A bargain was struck. Archer would become the combative political general for Castro. Today he’s his chief political strategist. And if Castro does break “the streak,” then Archer will be due much of the credit.

Julian Castro did not challenge Hardberger for his second term. He sat out the four years and got a little bit of needed age on him, made some money practicing law and built a network of supporters in the local business community.

In that sense, his loss in his first run for mayor might have been the best thing that ever happened to Castro.

During his second term as mayor, Hardberger managed to pass new, more relaxed term limits. Mayors are now eligible for four two-year terms. Without that change Castro wouldn’t be on such sure political footing and ready to launch.

In 2009 Castro won his second attempt for mayor with 56 percent of the vote—making him the fifth Mexican-American mayor in San Antonio’s modern history. Running for re-election in 2011 Castro captured nearly 82 percent of the vote. And he’ll be eligible to run again in 2013 and in 2015.

“I’m going to be in San Antonio as long as the voters will have me,” Castro said. “If I do a great job then as my tenure comes to an end then I’ll look at what’s possible.”

If Castro decides to run for governor, he’ll need to make his move in 2014, or else wait until 2018.

But it’s clear that Castro isn’t playing it safe while mayor.
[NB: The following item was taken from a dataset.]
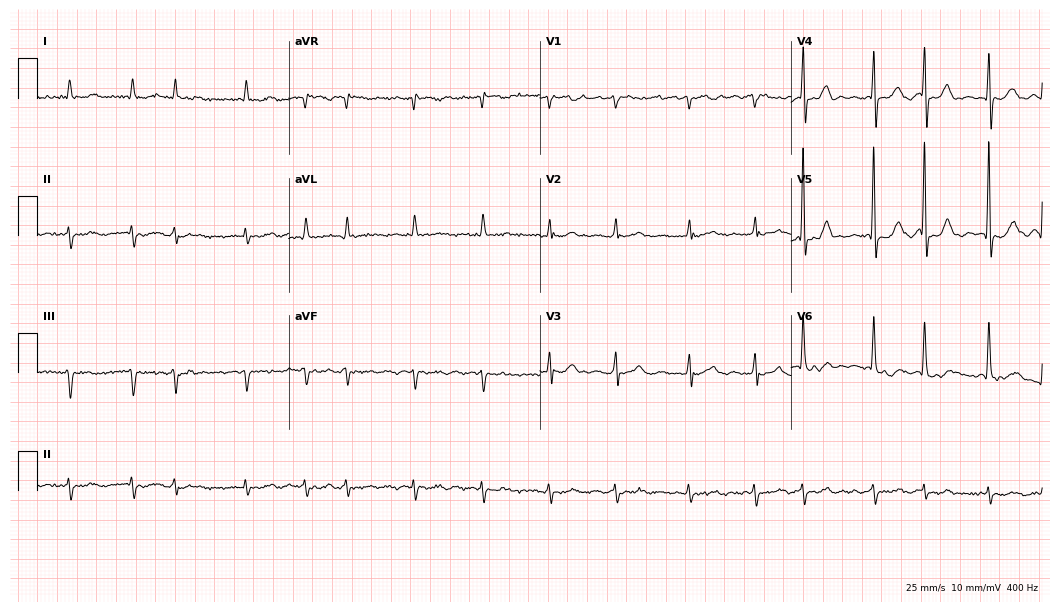
12-lead ECG from a 72-year-old male. Shows atrial fibrillation (AF).

Some of his initiatives have fallen flat like his attempt to push a personal slate of candidates on the troubled San Antonio Independent School District. Castro managed to get only one elected but made some political enemies in the process.

And on November 6th he could be taking the biggest political gamble of his career.

The stakes will be huge for Castro on Election Day. He will be watching three sets of returns that Tuesday night: the presidential race, his brother’s congressional bid, and one of his own initiatives. Called “Pre-K 4 SA,” voters will decide whether to approve a one-eighth of a cent sales tax increase that will pay for a city-wide pre-K program.

The proposal stems from Castro’s SA2020 plan that he launched when first elected mayor. Castro held public meetings folks to voice their vision for San Antonio. The result was a laundry list of what cynics would call slices of pie-in-the sky: creating high tech jobs, reinvigorating downtown, fast-tracking rapid transit, celebrating the arts, kick-starting the green economy and fixing the drop-out problem, just to name a few of the lofty goals.

Castro began looking for ways to achieve these expensive goals. Last May, amid an anti-government mood, San Antonio voters overwhelmingly approved $600 million in bonds to pay for streets, drainage and parks improvements as well as infrastructure upgrades that would support a downtown streetcar system.

Soon after that victory Castro announced “Pre-K 4 SA.” The plan would generate roughly $30 million a year to help put nearly 5,000 four-year-olds through quality full-day pre-kindergarten classes.

Castro said that despite federal Head Start programs and half-day pre-K programs offered in some local schools, there are thousands of children across San Antonio that would benefit from new, city-backed education centers.

Under the proposal the city would contract with school districts and charter schools to provide the classes. The city would track outcomes to ensure the classes aren’t just a glorified daycare. The proponents want the students to be prepped and ready to read when they hit first grade. The logic is that if a student isn’t reading by 3rd grade they are essentially lost and will be forever struggling academically. Put another way, you can use third grade reading scores to figure out how many prison beds you’ll need in the future.

On August 9th Castro was able to secure a unanimous vote from the city council to put Pre-K 4 SA on the Nov. 6 ballot, even though three of the council members are more than slightly critical of the proposal.

Once again Archer is providing the strategic consulting for the Pre-K 4 SA campaign. He and Castro know that the passage of the tax increase will prove that the mayor is capable of doing big things, building a broad consensus with progressives and business leaders, while also finding innovative solutions for complex problems.

This would be a record of success that would come in handy during a future statewide campaign.